Dogmatizme karşı görünse de benzer tutumlar sergileyen bir diğer sapma eğilimi ise oportunizmdi. Oportunizm, fikirsel olarak dogmatizme karşı görünse de, her kritik anda dogmatizmden yana saf tuttu. Devrimci komünistleri ise yatıştırma siyaseti izledi. HDP’ye sözüm ona teorik olarak karşı çıkmadı ama meseleye "İçine girersek eririz" grupçuluğuyla yaklaştı. Rojava Devrimi’ne katılmaya ‘ilkesel’ olarak karşı çıkmayıp "sembolik olarak katılalım" diye kendini dayattı. LGBTQ’ya karşıyım demedi; LGBTQ’ları sınıf mücadelesine kazanılamayacağını tartıştırdı. Dogmatizm, oportunizmin elinden bırakmadığı sopasıydı. Oportunizm ise sınıf ve cephe mücadelesini tatlı sözlü fikirleriyle darbeledi. Oportunistler için her şey kişisel konfor ve grup çıkarına göre doğru veya yanlıştı. Örneğin, yasal parti kurulmasını canla başla savunurken, çatı partisi kurulmasına canla başla itiraz etti. İlki grup çıkarı ve konfor alanı yaratıyor ikincisi sarsıyordu. Cins özgürlüğü, ekoloji, inanç örgütlenmesi, gerilla mücadelesi gibi hemen her konuda, atılacak güçlü adımların grup çıkarlarına hizmet etmeyeceğini iddia ederek benzer tutum sergiledi. Özetle, komünist hareketin asıl direnci dogmatizm değil, tatlı sözlü oportunizmdi. Son 15 senede kazanılan her şey bu ikisi geriletilerek kazanıldı.

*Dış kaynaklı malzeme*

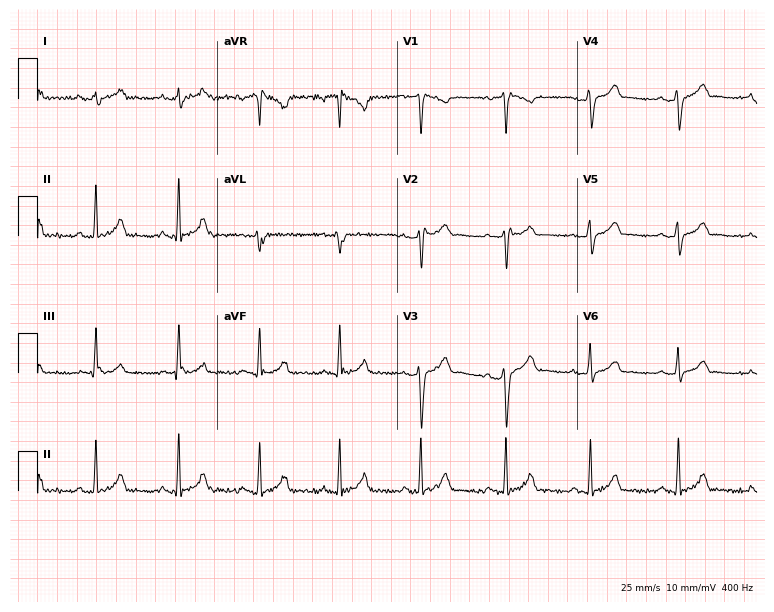
12-lead ECG from a man, 31 years old. No first-degree AV block, right bundle branch block (RBBB), left bundle branch block (LBBB), sinus bradycardia, atrial fibrillation (AF) or sinus tachycardia recorded for this tracing.

Bugün ise yeni bir durum doğdu. Devrimci komünist hareket, kendi yetersizlikleriyle birlikte faşizmin saldırıları, yasal partici anlayışların etkisiyle dayandığı sınırı aşamadı. Mücadele, faşizmin çizdiği sınıra geriledi. Komünist propoganda ve örgütlenme yok olma düzeyine geriledi. Dogmatizm ve oportunizm ise boşluktan istifade ederek güçlendi. Bu en net birleşik cepheye karşı geliştirilen ‘taktik’ ayrışma kışkırtıcılığı olarak görülmektedir. Birleşik cepheye itiraz etmeyi düstur gören dogmatizmin önü açılırken oportunizm de cepheyi grup çıkarları için kullanma tutumu izliyor. İkisi, hareketi eski konfor alanına çekmek isterken, aynı suda iki kez yıkanılmayacağını unutuyor!
Birleşik cephede ayrıştırmacılık, Marksist Leninist gruplar arasında rekabetçilik ve yasal particilik biçiminde açığa çıkan tasfiyecilik kendine has anlayış ve tarzları da yeşertti. Tasfiyecilik en belirgin olarak bürokratik çürüme ve güç zehirlenmesi biçiminde yaşanıyor, yasal particilik ve dernekçilikte açığa çıkıyor. Bunlar tüm yapıda dejenerasyonu, sınırlı devrimciliği; kitlede apolitizmi, güvensizliği ve dağılmayı üretiyor.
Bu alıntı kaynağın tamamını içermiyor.